Work order —
Reproduce the entries below exactly, but only from the line containing "Gutshaus Löwitz um 1830" to the line containing "El puerto de", inclusive.

Data excerpts —
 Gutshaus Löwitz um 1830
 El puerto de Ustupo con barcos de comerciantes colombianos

==

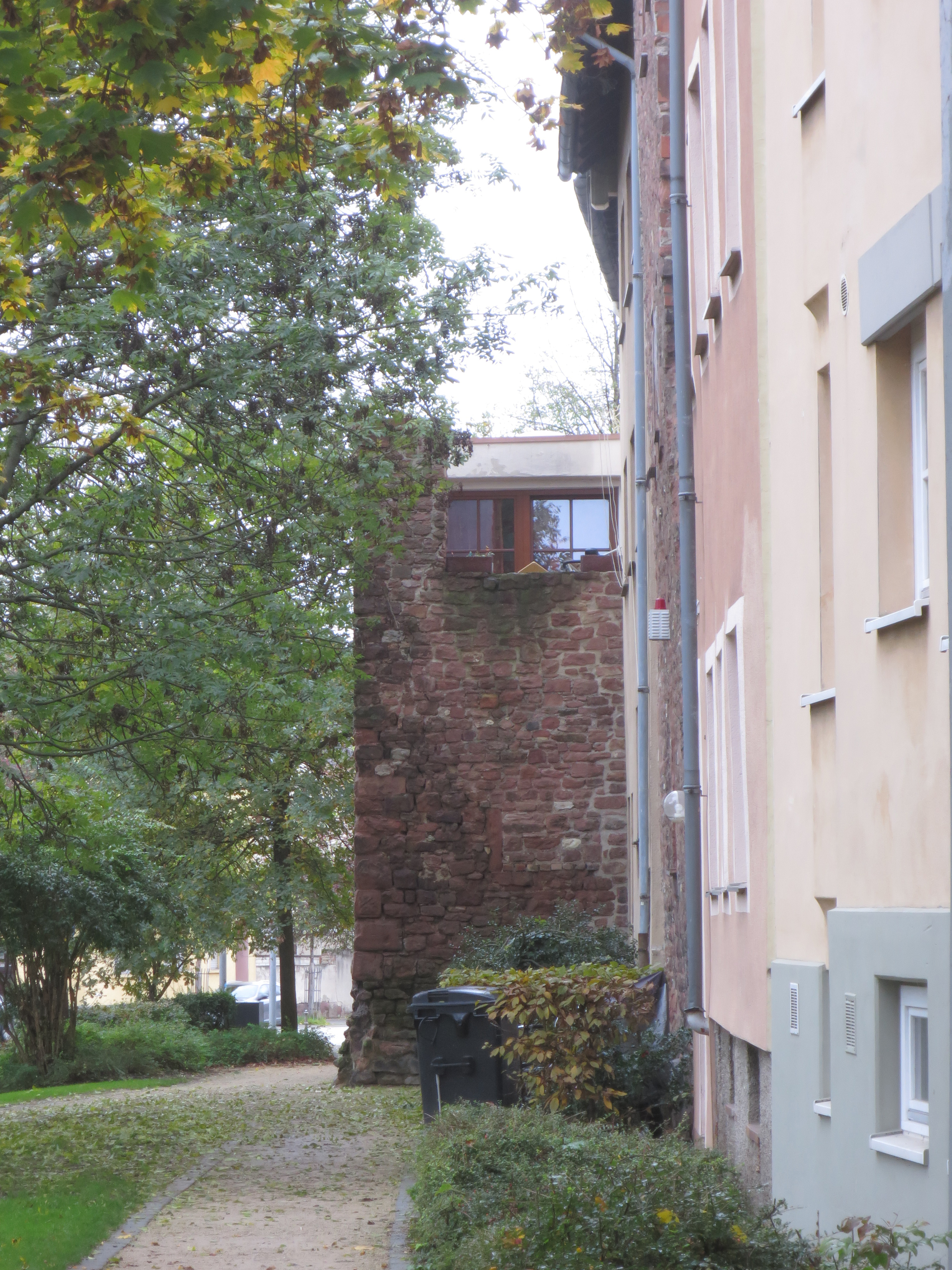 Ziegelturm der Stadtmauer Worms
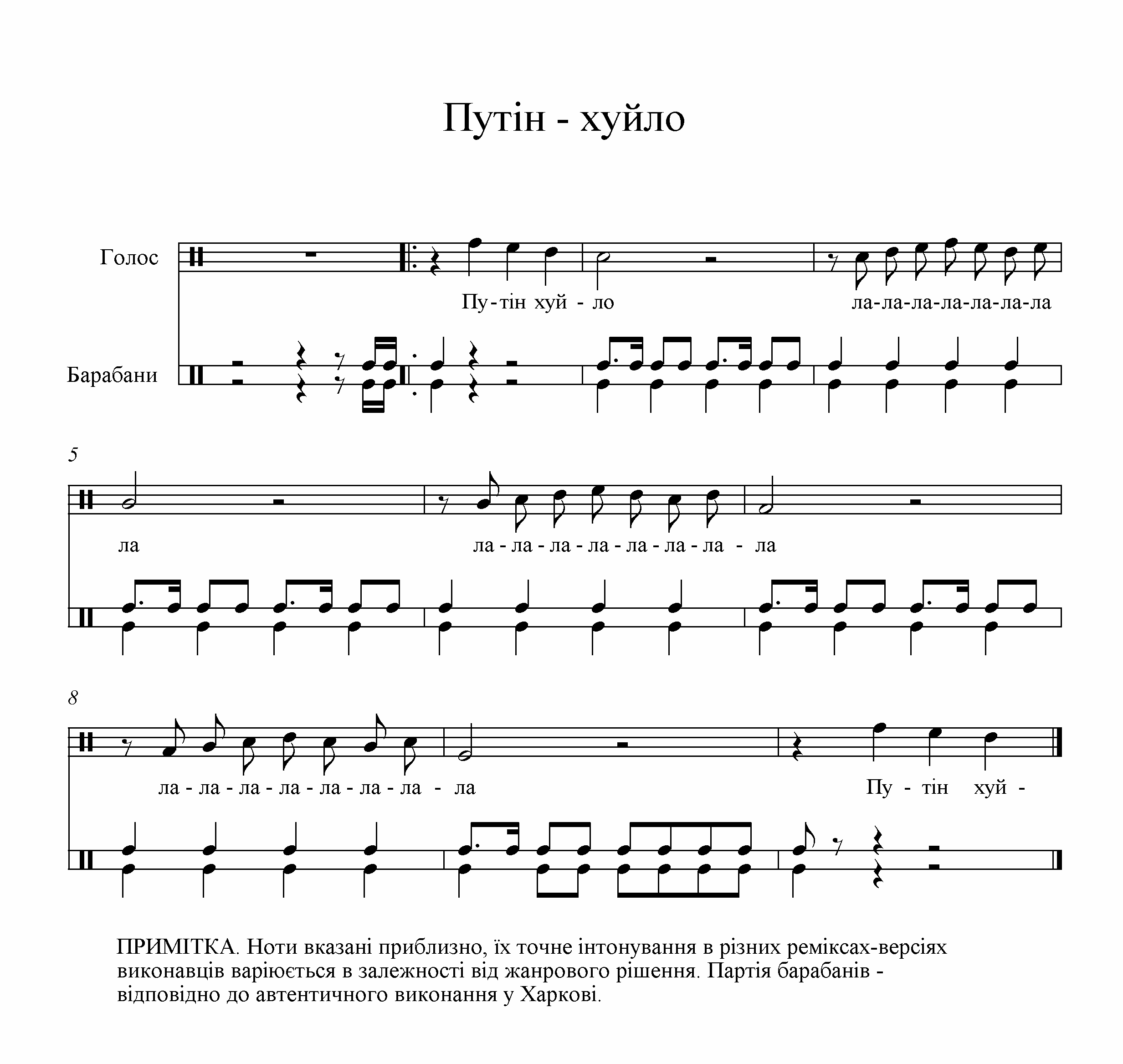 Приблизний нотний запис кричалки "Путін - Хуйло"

Answer to this task —
 Gutshaus Löwitz um 1830
 El puerto de Ustupo con barcos de comerciantes colombianos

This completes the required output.